Art exhibitions are traditionally the space in which art objects (in the most general sense) meet an audience. The exhibit is universally understood to be for some temporary period unless, as is rarely true, it is stated to be a "permanent exhibition". In American English, they may be called "exhibit", "exposition" (the French word) or "show". In UK English, they are always called "exhibitions" or "shows", and an individual item in the show is an "exhibit".

Such expositions may present pictures, drawings, video, sound, installation, performance, interactive art or sculptures by individual artists, groups of artists or collections of a specific form of art. The art works may be presented in museums, art halls, art clubs or private art galleries, or at some place the principal business of which is not the display or sale of art, such as a coffeehouse. An important distinction is noted between those exhibits where some or all of the works are for sale, normally in private art galleries, and those where they are not. Sometimes the event is organized on a specific occasion, like a birthday, anniversary or commemoration.

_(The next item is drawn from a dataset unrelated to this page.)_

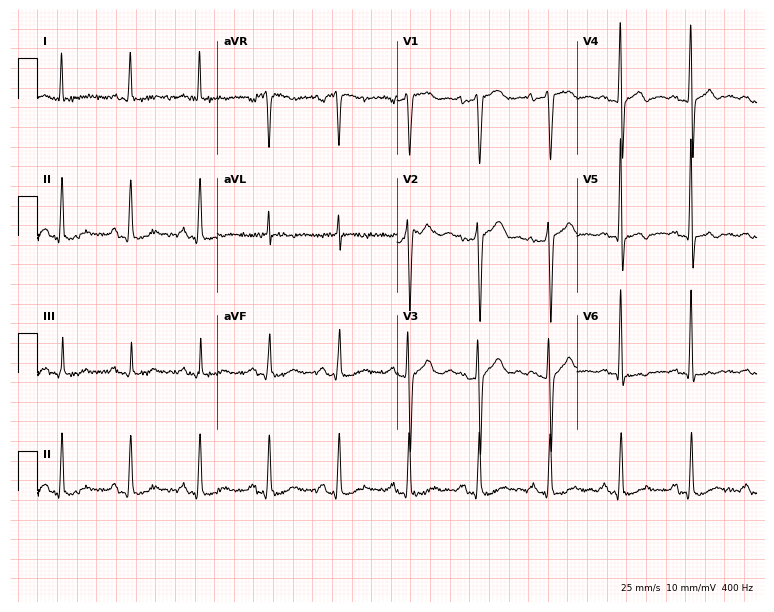
12-lead ECG (7.3-second recording at 400 Hz) from a 75-year-old man. Screened for six findings — first-degree AV block, right bundle branch block, left bundle branch block, sinus bradycardia, atrial fibrillation, sinus tachycardia — none is recorded. Findings outside these six are not listed.
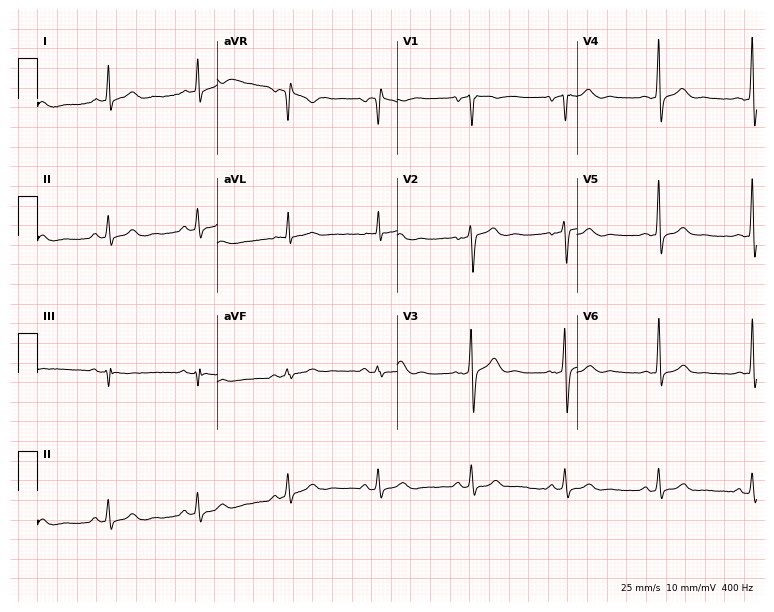
ECG — a 34-year-old male. Screened for six findings — first-degree AV block, right bundle branch block (RBBB), left bundle branch block (LBBB), sinus bradycardia, atrial fibrillation (AF), sinus tachycardia — none is recorded.
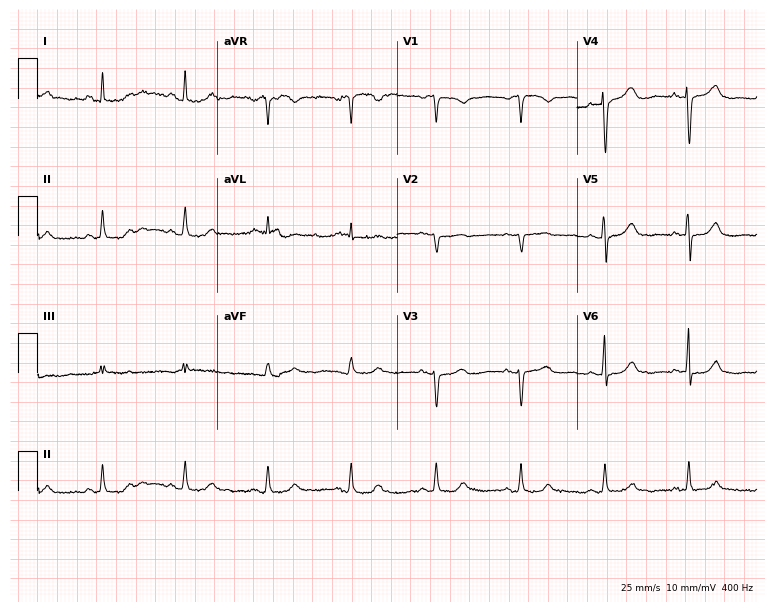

History of art exhibitions

The practice of art exhibitions dates back to at least 1673, when the royally sanctioned French institution of art patronage, the Académie royale de peinture et de sculpture (a division of the Académie des beaux-arts), held its first semi-public art exhibit at the Salon Carré. This began the type of regular exhibition where any artist could submit a work for show. These became extremely important, and often contoversial, in the eighteenth and nineteenth centuries, and fostered the development of academic art. The story of art in these centuries cannot be told without frequent reference to these exhibitions, which spread to all the major Western nations. Beginning in 1725 the salon was held in the Palace of the Louvre, when it became known as Salon de Paris. In London, the Royal Academy Summer Exhibition (as it now known) has been held annually since 1769.

The history of modern art exhibitions in America starts with the 1913 Armory Show in New York. It was the first time that European avant-garde art was presented in the New World. The 9th Street Art Exhibition, otherwise known as the Ninth Street Show May 21-June 10 1951 was a historical, ground-breaking exhibition during a critical period of art history. It was a gathering of a number of notable artists, and it was the stepping-out of the post war New York avant-garde, collectively know as the New York School. Probably the most prominent art exhibition of contemporary art is the 1955 founded documenta in Kassel, Germany. It takes place every five years, presenting international artists and art trends. Of similar prominence is the Biennale in Venice, Italy, which is held biannually. Art works are presented in pavilions per country at this exhibition.

Other trendsetting art exhibitions of contemporary art were "A New Spirit in Painting" (London, Royal Academy of Arts, 1981), "Zeitgeist" (Berlin, Martin Gropius Bau, 1982), and "Metropolis" (Berlin, Martin Gropius Bau, 1991). Exhibitions devoted to older art can also be important in altering opinions among critics and art historians, or reawakening interest in a neglected art or area. The 2005-6 touring exhibition (Frankfurt, Edinburgh, London) on the German artist Adam Elsheimer (1578-1610) is an example. Exhibitions can also serve political and diplomatic purposes; several large exhibitions of art sent in both directions between China and Western counties have had close government involvement on both sides.

Paul Champlain and Jean Rudolph were largely responisble for a renaissance in art exhibition in Manhattan's Lower East Side during the 80's. The exhibitions often converged with elements of theatre and performance poetry, extending the borders of "visual art" to an even wider category.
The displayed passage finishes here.